*PROBLEM*
Pictures stay out; please output the remaining data exactly.

Records from a data collection:
************
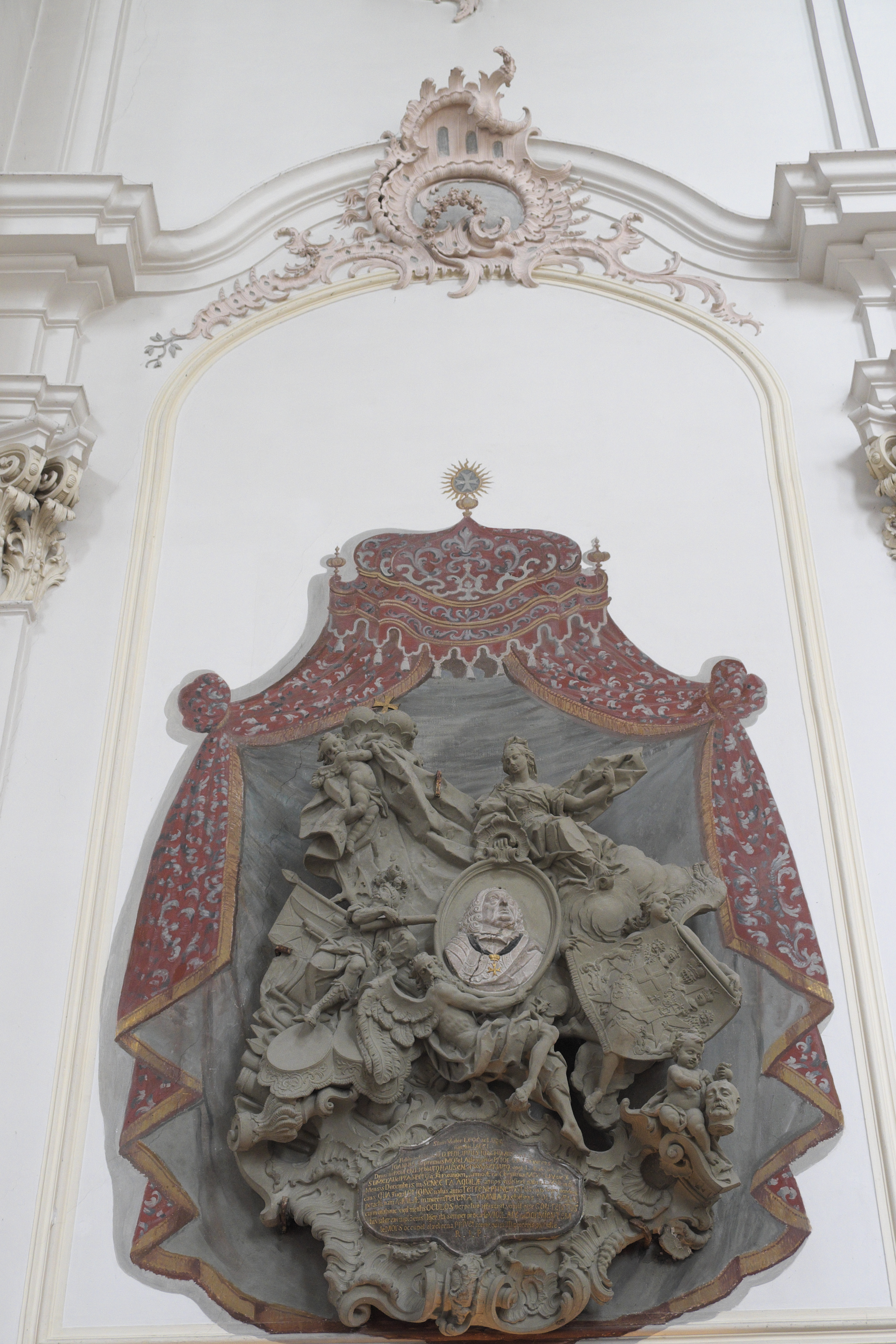 Franziskanerkirche in Überlingen im Bodenseekreis (Baden-Württemberg/Deutschland), Epitaph
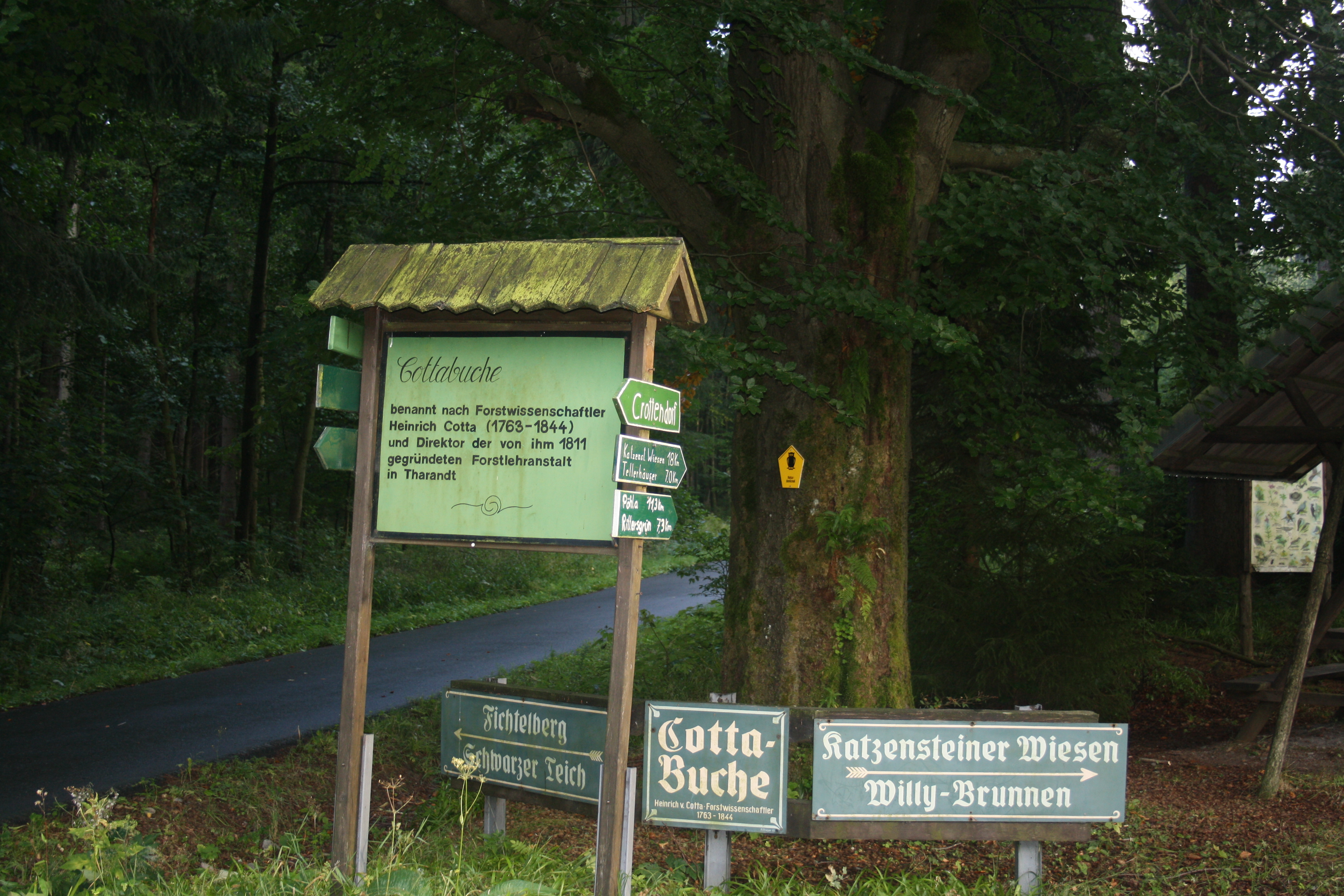 cottabuche
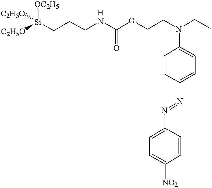 Alkoxysilane fonctionnalisé avec une molécule de type azobenzène Auteur : Frédéric Chaput, réalisé avec un programme de dessin. Licence GFDL Frédéric Chaput
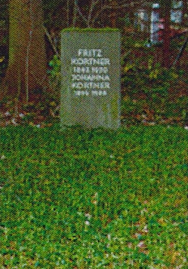 Waldfriedhof München-Johanna Kortner
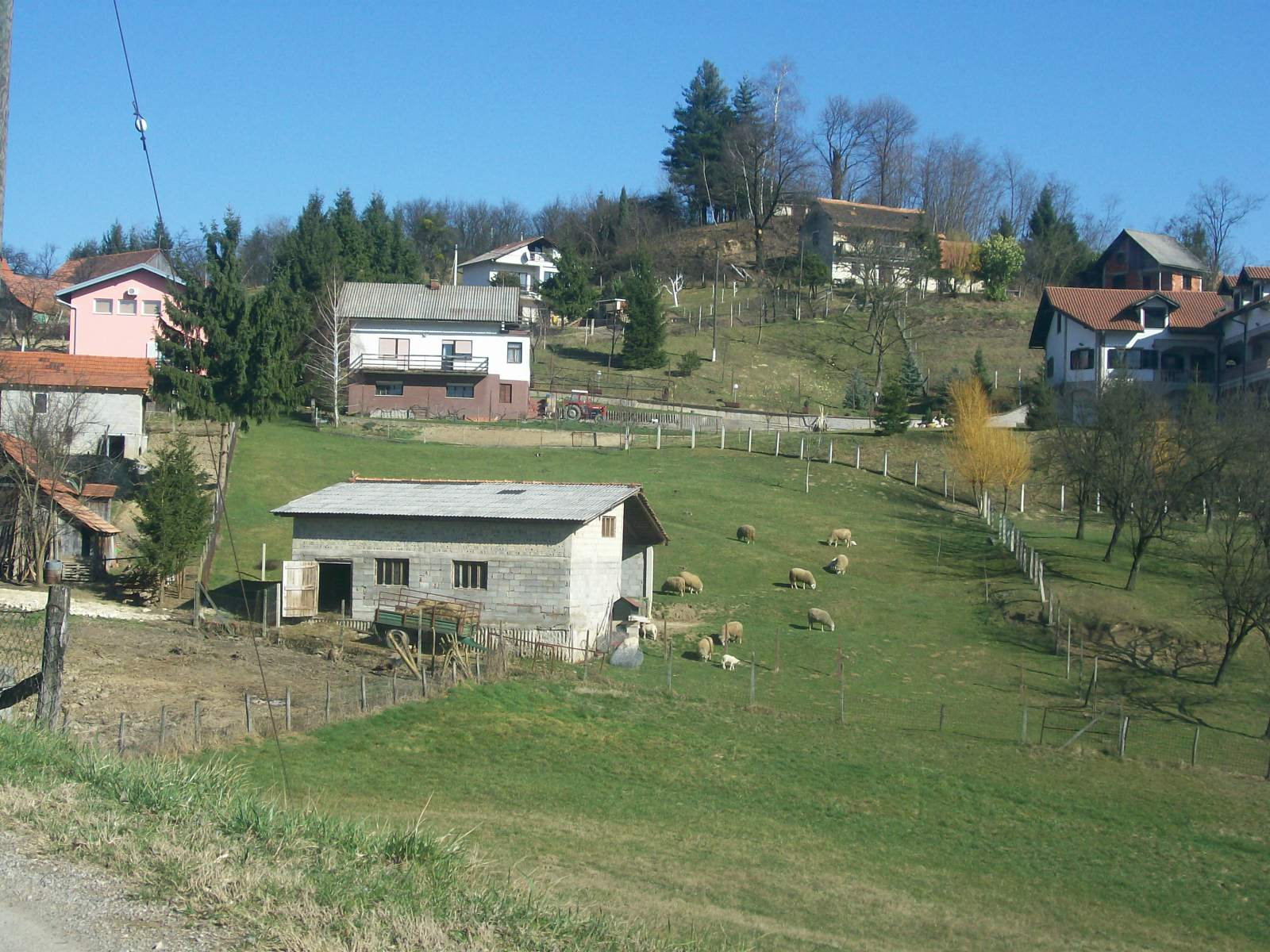 Ovce u Celinama Goričkim, općina Marija Gorica (Zagrebačka županija)
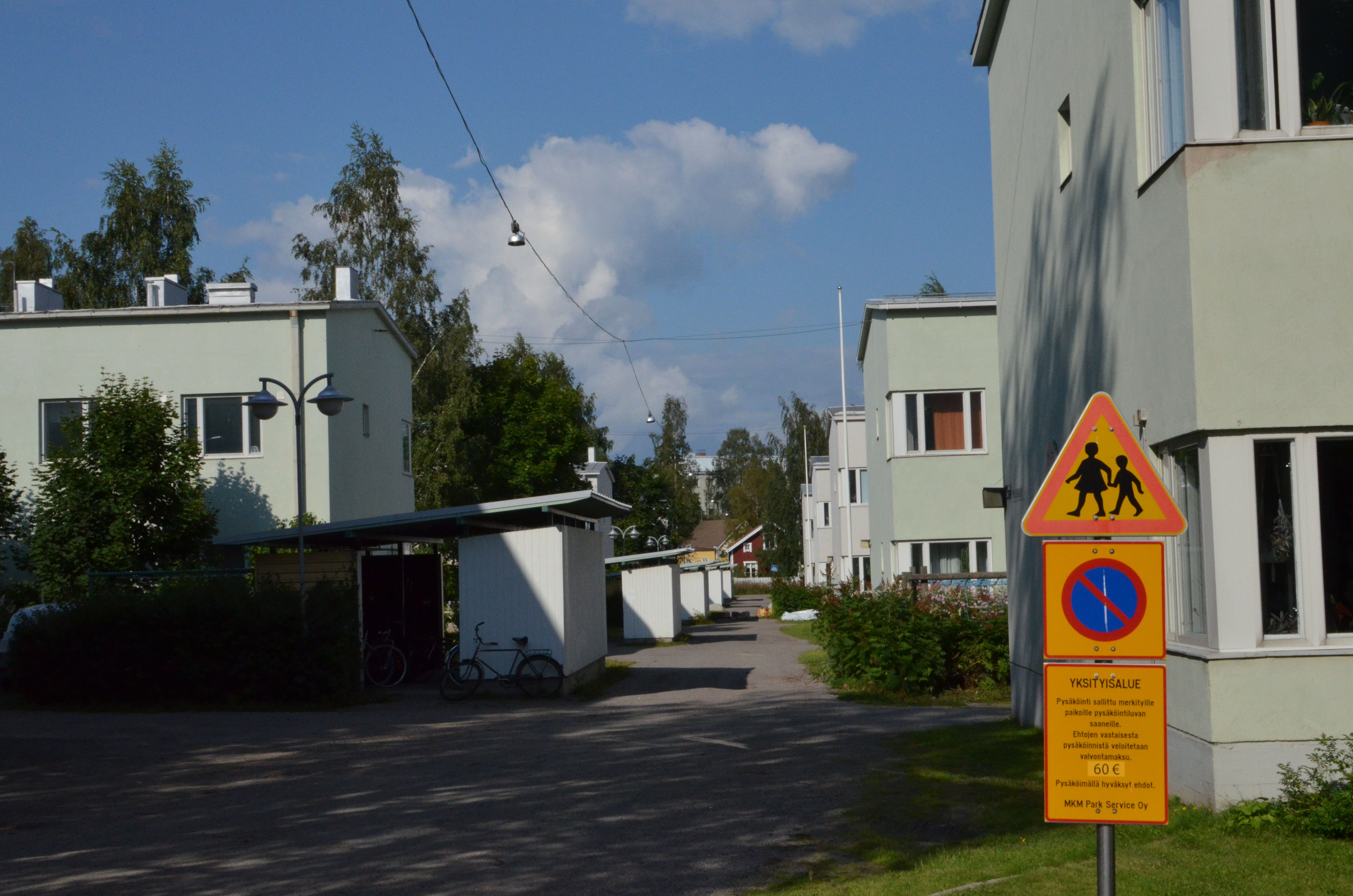 Apartment buildings in Rautpohja, Jyväskylä
************
*ANSWER TO THIS TASK*
 Franziskanerkirche in Überlingen im Bodenseekreis (Baden-Württemberg/Deutschland), Epitaph
 cottabuche
 Alkoxysilane fonctionnalisé avec une molécule de type azobenzène Auteur : Frédéric Chaput, réalisé avec un programme de dessin. Licence GFDL Frédéric Chaput
 Waldfriedhof München-Johanna Kortner
 Ovce u Celinama Goričkim, općina Marija Gorica (Zagrebačka županija)
 Apartment buildings in Rautpohja, Jyväskylä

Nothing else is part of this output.